15- Microsoft Academic Search: An Overview and Future Directions
Lee Dirks1
Microsoft Research Connections
I would like to brief you on what we have been doing lately with the Microsoft Academic Search service. It started as a research project that has been conducted at our Beijing lab for almost eight years now. Over the course of the last eighteen months, our team in Redmond has gotten very involved in providing strategic guidance and input. Currently, we are in the process of transitioning it from a research project into an operational service that Microsoft Research will provide to the community. It will be a free academic search engine for tracking academic papers, citation links, and all the various characteristics that can be extracted from papers.
What we have been doing over the last six to nine months is working directly with open access repositories and publishers around the world to sign content agreements so we can get access to their papers. This is all about facilitating access to the papers. At present, we have 27 million papers across 14 domains, and we have another 100 million papers across more than 20 domains in the queue, pending indexing. We are going to expand our content about every three months, and are already actively evolving the site.
All of the signed content agreements that I was referencing earlier—with the various open access repositories and publishers—are to make sure that content providers are aware that we are making their data available for free. We are very interested in having the community use this service as widely as possible.
I also would like to stress that we are being as transparent as possible in talking about the number of publications and authors that we have. As soon as possible, we are going to post a list of the publishers and all the sources of this material. We are also waiting for ORCID to come online, at which point we intend to leverage their work and use their identifiers to help in the name disambiguation process.
Through the Academic Search service, people will have the ability to look at citations or publications on a cumulative or on an annual basis. The service also has some powerful visualization abilities. For example, we will have the ability to show a single author in connection with all the people that he/she has worked with in the past (e.g., co-authors).
Another thing I would like to highlight is the system’s ability to drill down into fields and subfields. For computer science, for example, you can look at the top authors, top publications, top conferences, journals, organizations, and other characteristics. (Note that this ranking is solely based on citation counts we have calculated.) Also, you can drill down into a sub-domain of computer science and visualize, for example, publication activity using what we call the Domain Trend.

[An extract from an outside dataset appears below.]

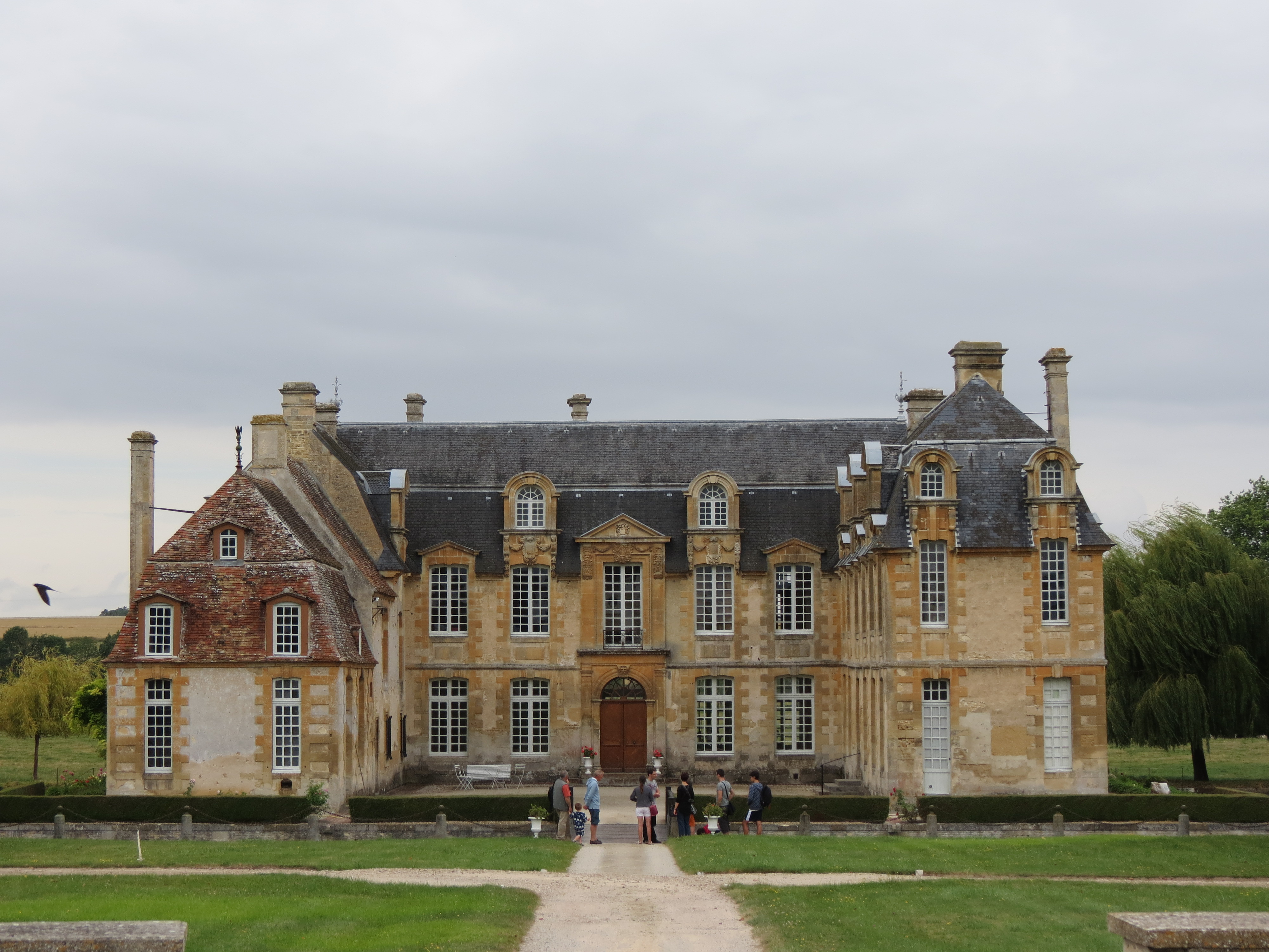 Château de Carel, vue depuis les douves.

We believe that Domain Trend is a very useful tool for helping researchers find coauthors, principal investigators, and even awards and people to invite to conferences. There is also the ability to do ranking across institutions and across countries.
______________________
1 Presentation slides are available at http://sites.nationalacademies.org/PGA/brdi/PGA_064019.
Again, all of that information is free. We have been getting some good coverage lately, especially about some of the new functionalities of the system. Here is a recent quote from Nature2:
“…Meanwhile, Microsoft Academic Search (MAS), which launched in 2009 and has a tool similar to Google Scholar, has over the past few months added a suite of nifty new tools based on its citation metrics (so.nature.com/u1ouut). These include visualizations of citation networks (see ‘Mapping the structure of science’); publication trends; and rankings of the leading researchers in a field.”

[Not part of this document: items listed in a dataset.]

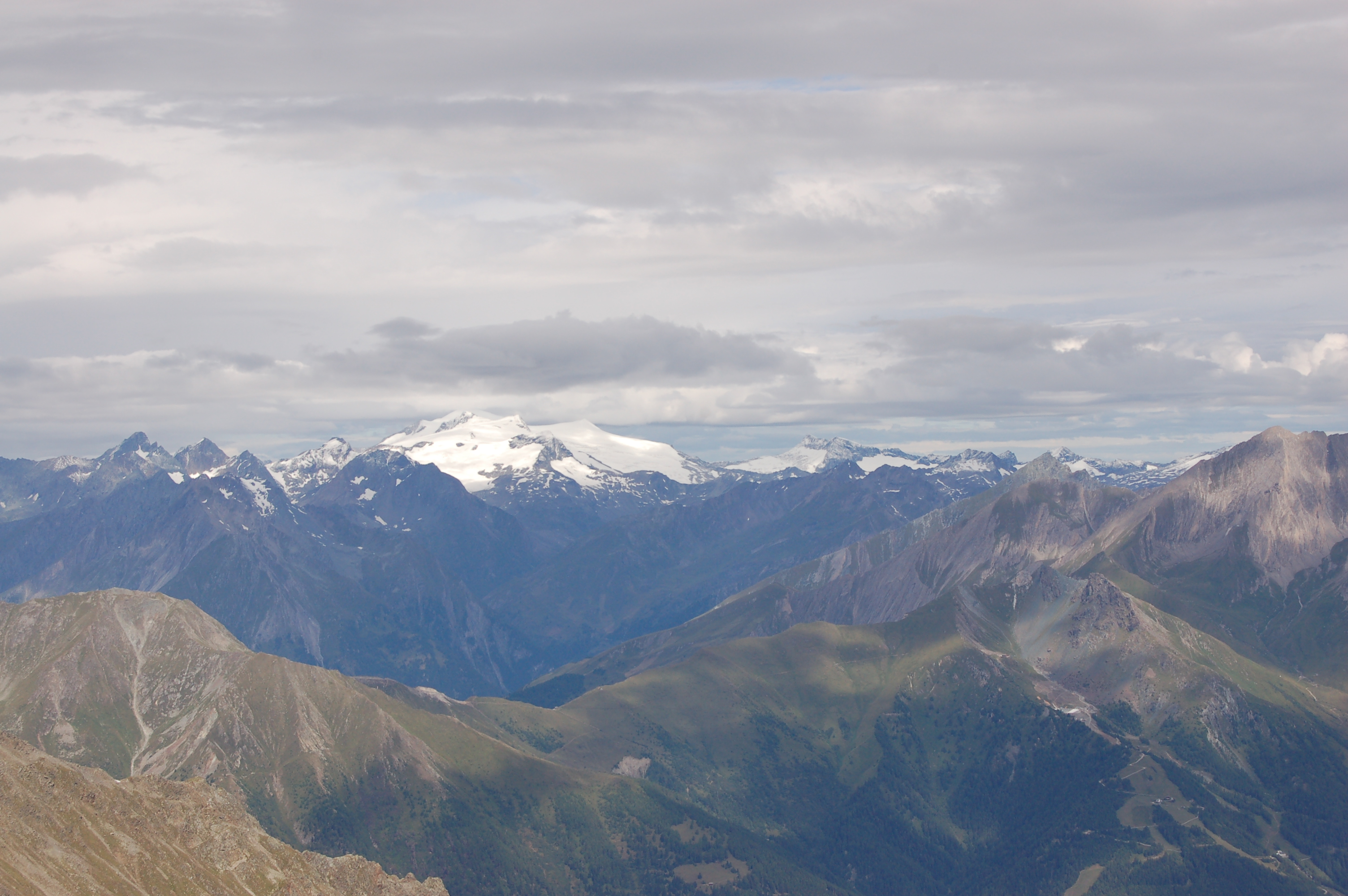 Teile der Venedigergruppe im Nationalpark Hohe Tauern. This file shows the National Park Hohe Tauern in Austria.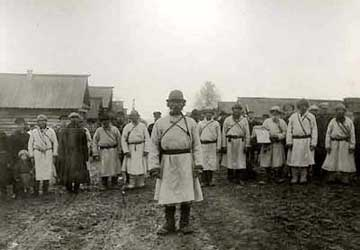 Mari (volk), een kart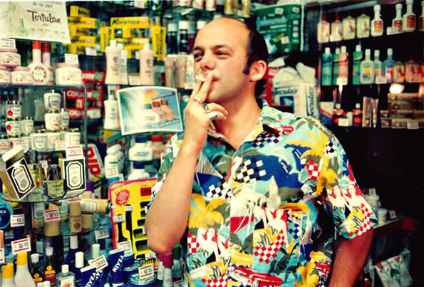 Retrato de Marcelo Pombo, fotografía de Alberto Goldenstein, 1990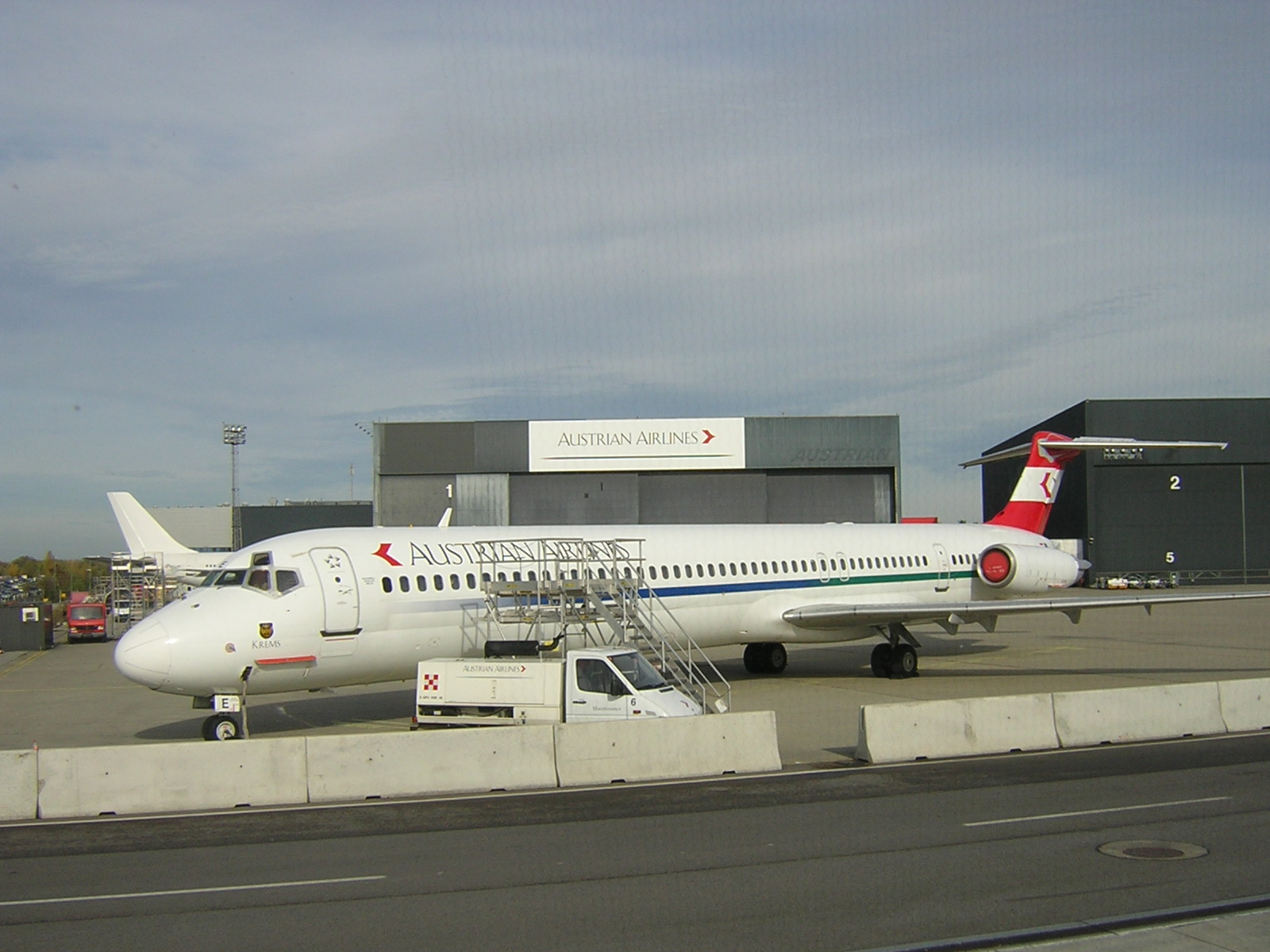 Eine der beiden MD 83 am Flughafen Wien. Ende Juni 2005 hat Austrian die letzte MD 83 weggegeben. - Oktober (?) 2004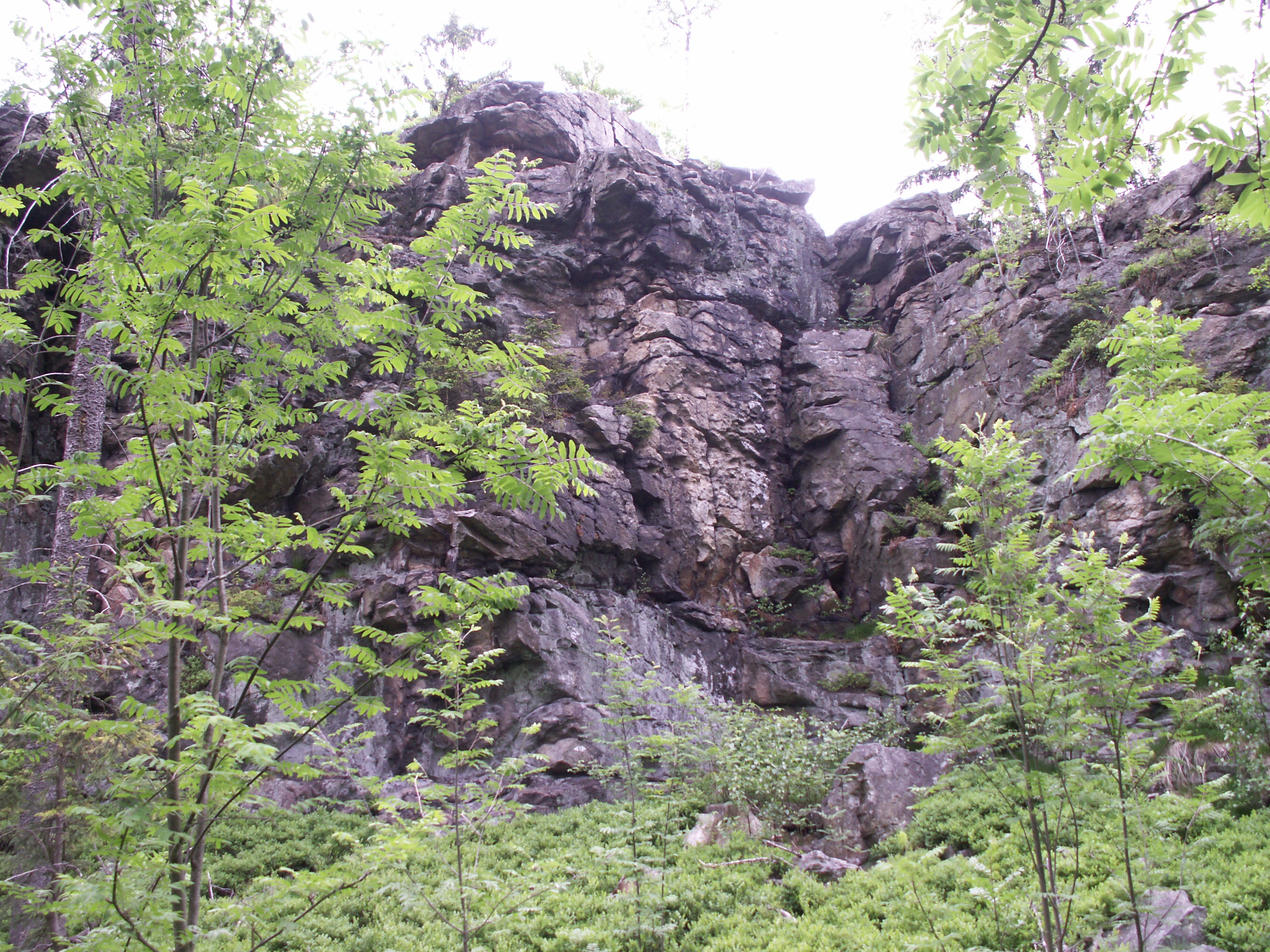 přírodní rezervace Tisůvka, rulová skála, kóta 800 m n.m., okres Žďár nad Sázavou, kraj Vysočina

I would like to stress the fact that the work that we are doing here is for researchers and by researchers. That is something that we will always keep in mind when we grow and make this a more sustainable service. We are also very interested in changing our interface and not just doing citation analysis of papers, but eventually also of data. We are very interested in conducting research projects with the community. From our perspective, Microsoft Academic Search is an open platform and we are going to be as transparent as we can about our work. We want to make sure that this service will accurately represent how science and academia work. We are going to make our domain coverage more extensive. We are also working on more partnerships. For example, we are an associate member of DataCite and we are a founding sponsor of ORCID. Finally, we are tracking these and other activities to see when and how we can integrate them into our service.
______________________
2 Butler, D. 4 August 2011 Computing giants launch free science metrics. Nature 476, 18 (2011) (doi:10.1038/476018a).